The Alchemist of Souls (Night's Masque, #1)(35)
There was no one there, only a small door. It was locked, but peering through the keyhole he could make out a tiny chamber beyond with a carved wooden screen and coloured glass in the windows. A chapel? If so, it had been locked to prevent desecration. He let the tapestry fall and sheathed his blade.
It may have been a false alarm but it reminded him that, skrayling or not, the safety of the person sleeping in this room would be his responsibility. Lurking assassins were only one threat; Baines had told him of men being poisoned by all manner of cunning means. He put his old riding gloves on and ran his hands over the furniture, looking for concealed needles or protruding nails. Whilst examining the beds he even sniffed the sheets, in case they had been suffused with poison. The linen was musty from long storage, with a faint perfume of entombed lavender, but he could smell nothing amiss.

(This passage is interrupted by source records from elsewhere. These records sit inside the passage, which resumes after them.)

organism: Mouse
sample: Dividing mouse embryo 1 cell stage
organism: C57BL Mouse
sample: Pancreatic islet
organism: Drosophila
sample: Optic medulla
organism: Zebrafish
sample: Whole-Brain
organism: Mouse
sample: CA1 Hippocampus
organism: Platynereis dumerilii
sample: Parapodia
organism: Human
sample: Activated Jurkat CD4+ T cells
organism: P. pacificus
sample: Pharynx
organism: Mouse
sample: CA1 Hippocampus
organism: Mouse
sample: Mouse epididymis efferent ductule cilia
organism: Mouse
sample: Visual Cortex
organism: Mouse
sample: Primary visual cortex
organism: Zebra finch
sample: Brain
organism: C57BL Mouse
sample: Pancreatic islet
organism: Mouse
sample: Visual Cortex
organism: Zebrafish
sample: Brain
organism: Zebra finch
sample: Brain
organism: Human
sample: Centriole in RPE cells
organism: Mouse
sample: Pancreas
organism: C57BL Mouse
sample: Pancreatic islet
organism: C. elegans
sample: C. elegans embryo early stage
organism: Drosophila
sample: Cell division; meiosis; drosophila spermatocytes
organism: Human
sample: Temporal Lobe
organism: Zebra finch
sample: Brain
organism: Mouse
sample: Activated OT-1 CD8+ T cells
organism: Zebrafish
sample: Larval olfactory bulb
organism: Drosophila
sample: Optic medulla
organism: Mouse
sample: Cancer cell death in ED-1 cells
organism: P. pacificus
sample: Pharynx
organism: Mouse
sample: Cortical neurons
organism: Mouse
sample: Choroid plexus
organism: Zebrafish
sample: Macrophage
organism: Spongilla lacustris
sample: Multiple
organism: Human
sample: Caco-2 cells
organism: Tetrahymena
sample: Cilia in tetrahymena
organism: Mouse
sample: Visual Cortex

Satisfied he had done everything necessary to fulfil his duties, he returned to the dining room to wait for Captain Monkton.

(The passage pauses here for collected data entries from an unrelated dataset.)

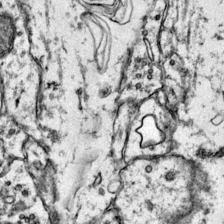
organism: Mouse
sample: Primary visual cortex
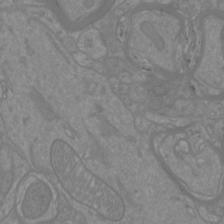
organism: Mouse
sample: Cortical neurons
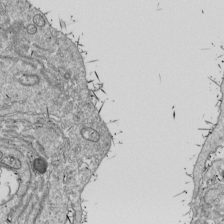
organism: Drosophila
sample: Cell division; meiosis; drosophila spermatocytes
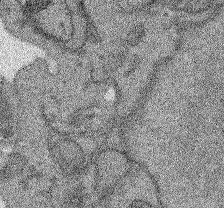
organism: Human
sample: HeLa cells
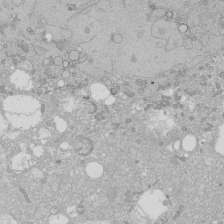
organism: Human
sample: Caco-2 cells
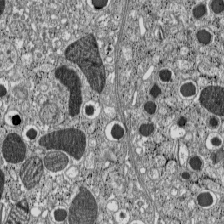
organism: C57BL Mouse
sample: Pancreatic islet
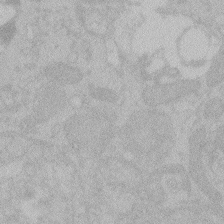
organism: Zebrafish
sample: Macrophage infected with Toxoplasma gondii
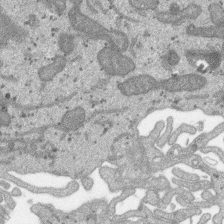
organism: Human
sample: Lung epithelial cells infected with SARS-CoV-2
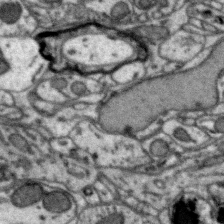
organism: Zebra finch
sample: Brain
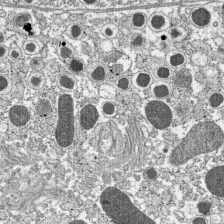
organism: C57BL Mouse
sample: Pancreatic islet
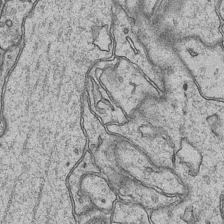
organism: Mouse
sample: CA1 Hippocampus
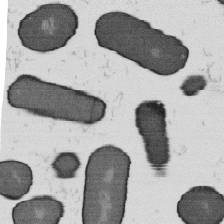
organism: B. subtilis
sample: Bacterial spore
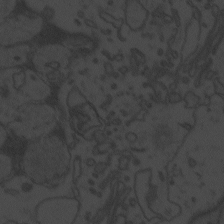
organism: Zebrafish
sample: Macrophage infected with Toxoplasma gondii
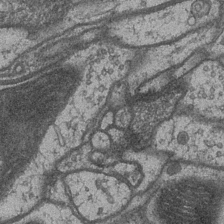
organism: Drosophila
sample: Optic medulla
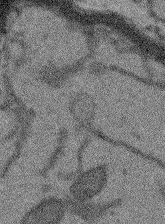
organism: Arabidopsis thaliana
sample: Root tip
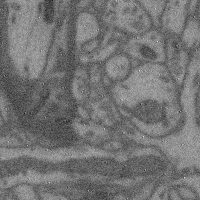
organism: Mouse
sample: Cerebral cortex
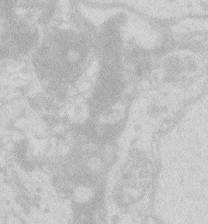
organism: Zebrafish
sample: Macrophage
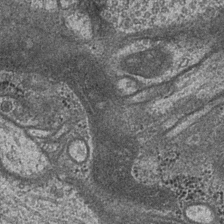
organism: Drosophila
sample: Optic medulla
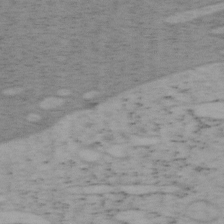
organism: Mouse
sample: OT-I killer T cells with ID8 ovarian cancer cells
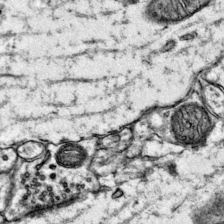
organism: Mouse
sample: Primary visual cortex
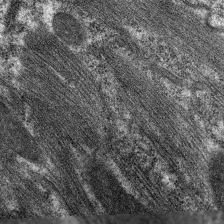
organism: C. elegans
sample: Pharynx
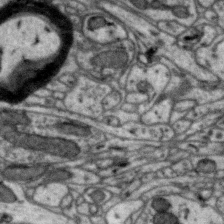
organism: Zebra finch
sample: Brain
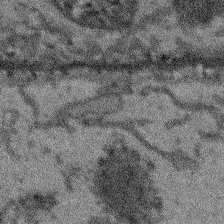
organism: Arabidopsis thaliana
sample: Root tip
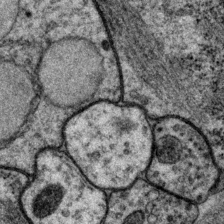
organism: P. pacificus
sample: Pharynx
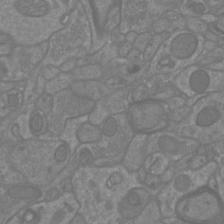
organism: Mouse
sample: Cortical neurons
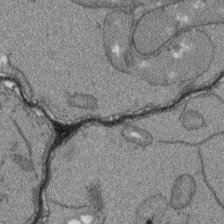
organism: Arabidopsis thaliana
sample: Root tip
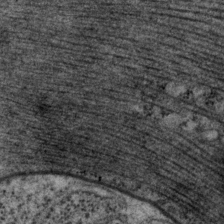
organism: P. pacificus
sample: Pharynx
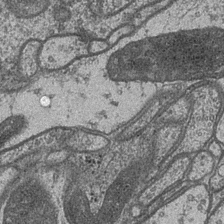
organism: Drosophila
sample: Optic medulla
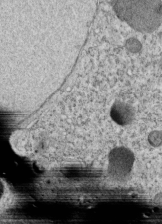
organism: C. elegans
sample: C. elegans embryo early stage
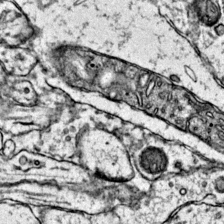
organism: Mouse
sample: Primary visual cortex
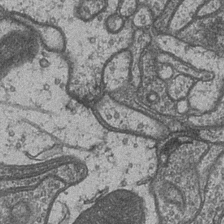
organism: Drosophila
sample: Optic medulla
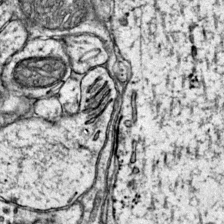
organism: Mouse
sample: Primary visual cortex
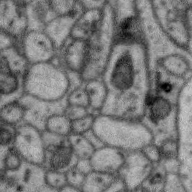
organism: Zebra finch
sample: Brain
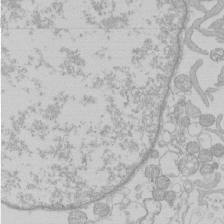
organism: Human
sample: Macrophage cells
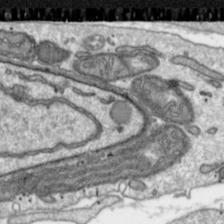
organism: Toxoplasma gondii
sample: Parasites in a vacuole inside a host cell
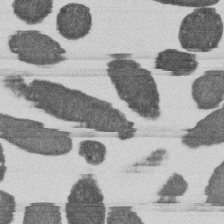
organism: E. coli
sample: Bacterial nucleoid
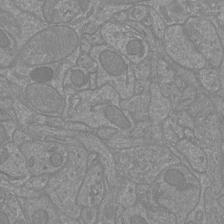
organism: Mouse
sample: Cortical neurons
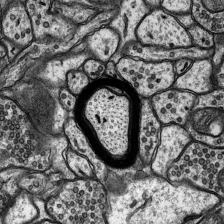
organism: Rat
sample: Hippocampus
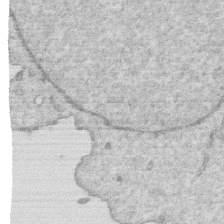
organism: Human
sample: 1205lu cells
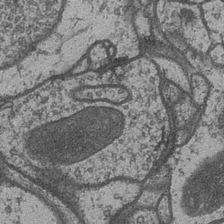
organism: Drosophila
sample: Optic medulla
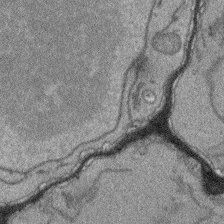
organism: Arabidopsis thaliana
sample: Root tip
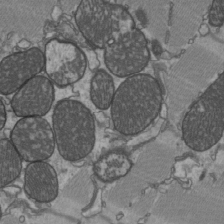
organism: C57BL Mouse
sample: Heart
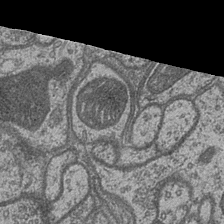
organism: Drosophila
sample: Optic medulla
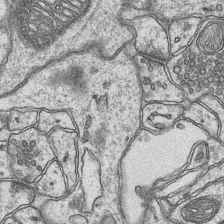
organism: Mouse
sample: CA1 Hippocampus
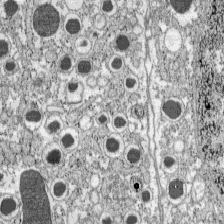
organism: C57BL Mouse
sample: Pancreatic islet
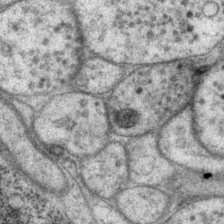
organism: P. pacificus
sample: Pharynx
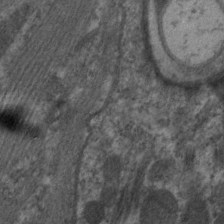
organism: C. elegans
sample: Pharynx
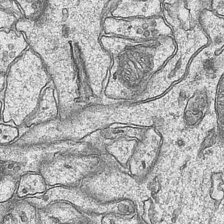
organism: Mouse
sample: CA1 Hippocampus
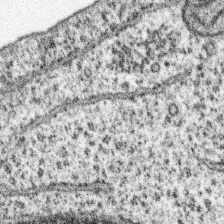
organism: Human
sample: HeLa cells
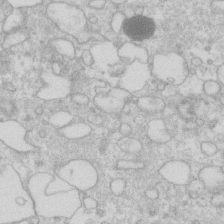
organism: Human
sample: Fibroblast cells
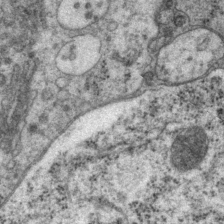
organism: P. pacificus
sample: Pharynx
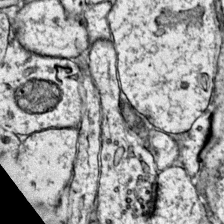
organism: Mouse
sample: Primary visual cortex
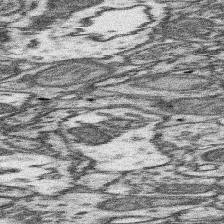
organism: Mouse
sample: Somatosensory cortex neuropil
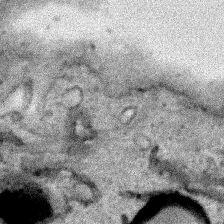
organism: Human
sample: Mitochondria in HCT116 cells
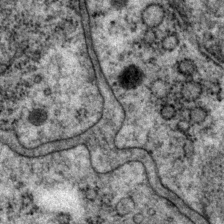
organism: P. pacificus
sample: Pharynx
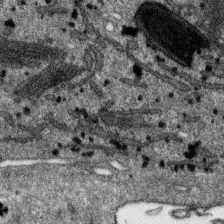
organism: Human
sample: Lung epithelial cells infected with SARS-CoV-2
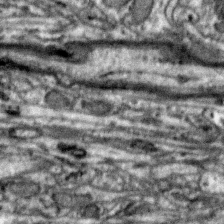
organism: Zebra finch
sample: Brain
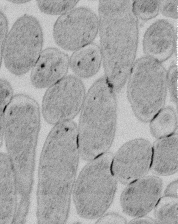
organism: E. coli
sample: Bacterial nucleoid
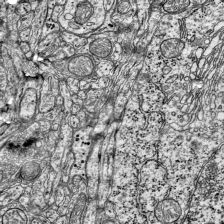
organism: Mouse
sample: Visual Cortex
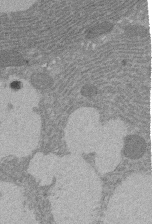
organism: Rat
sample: Salivary granule
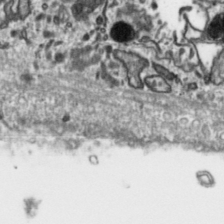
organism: Toxoplasma gondii
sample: Parasites in a vacuole inside a host cell
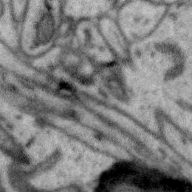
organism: Zebra finch
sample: Brain
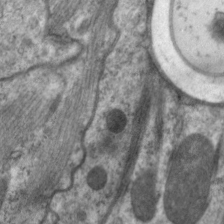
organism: C. elegans
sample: Pharynx
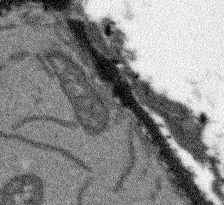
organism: Arabidopsis thaliana
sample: Root tip
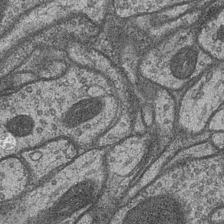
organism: Drosophila
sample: Optic medulla
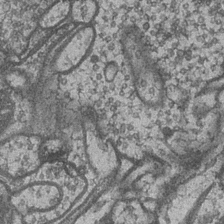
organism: Drosophila
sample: Optic medulla

Monkton's tour began at the old royal apartments south of the White Tower. The Great Hall had been hastily refurbished for the ambassador's visit, with a new timber roof and tiled floor, but the windows were still empty of glass.
"Why go to all this work, when the Queen has palaces aplenty?" Mal asked.
"The Prince of Wales ordered it done," Monkton replied. "All great royal ceremonies begin at the Tower. The Queen stayed here the night before her coronation."
As will the prince, when he succeeds to the throne? Perhaps he already looks ahead to his mother's death.
After a brief examination of the hall Monkton showed Mal up onto the walkway of the inner curtain wall and through each of its towers. There were no prisoners here at the moment nor, Monkton told him, had there been any since the Prince Consort's death. The whole country seemed to have settled into a sombre peace, untroubled by rebellion or religious strife.
"The calm before the storm, no doubt," Monkton said. "When the Queen dies, Robert will come down hard on Catholics. He is his father's son."
Last on their itinerary was Beauchamp Tower, where Mal was shown the bed in which Robert Dudley had died, and the elaborate carving made by his elder brother John many years previously, when he was imprisoned here during Queen Mary's reign.
"Did you meet the Prince Consort?" Mal asked.
Monkton grunted. "I was not here in his day."
He unlocked another door and they went down a narrow stair, emerging on the Tower Green near the lieutenant's lodgings.
There they were shown through the antechamber into a small dining parlour. Leland was pacing up and down before the fire, a sheet of paper in his hand. A stocky man in his midthirties with sunburnt features and bright, almost manic eyes sat watching him, his lips moving silently.
Leland greeted the two men somewhat distractedly, and continued with his pacing, muttering something unintelligible. Monkton appeared to be accustomed to the lieutenant's eccentric behaviour; he went straight over to the table, where a silver flagon steamed, giving off a scent of cinnamon and apples.
"Splendid idea," Leland said. "This damnable language turns a man's throat to dust."
Monkton poured a little of the hot, spiced wine into silver goblets and handed them to Leland, Mal and the stranger.
"Your health, sirs," Mal said.
"The Queen," Leland replied.
"Of course. The Queen."
Mal took a cautious sip. It was the last of the old vintage, its sourness tempered with sugar and spices.
"You have met Thomas Lodge?" Leland asked, gesturing to his other guest.
"No, sir," Mal replied. He sketched a polite bow, unsure of the other man's status. The stranger was fashionably dressed, but his garments lacked the jewels and intricate embroidery that only the very rich could afford.
"Lodge is newly returned from a voyage to the New World," Leland said, "and will be our translator for the ambassador and his party."
So this was the man with whom he would be working for the next few weeks. He would have to keep an eye on him, in case someone tried to use him as a go-between to get to the ambassador.
"You are a sailor?" he asked.
Lodge flushed a deeper shade of red. "I am a poet. You may have heard of A Looking Glass for London and England…?"
Mal racked his memory. Yes, Ned had once mentioned copying some sides of that play for the Admiral's Men.
"I have not heard it played," he said, "but I am told it is very entertaining, especially the casting of Jonah out of the belly of the whale."
Lodge sniffed in disdain. "There is a great deal more to it than spectacle."
Leland stepped into the awkward silence.
"The voyage must have given you many ideas for new plays," the lieutenant said.
"Indeed it did," Lodge replied, looking pleased with himself. "I have sold one already – but I say too much." He put down his wine.
"The Queen of Faerieland," Mal said. Now he knew where he had heard the name before.
Lodge narrowed his eyes. "Are you a spy?"
"Me? No!" Mal laughed nervously. "Merely an acquaintance of Suffolk's Men. I've been taking lessons in Tradetalk from their young tireman."
Lodge raised an eyebrow. "Really? What did you make of it?"
"It was surprisingly simple to learn."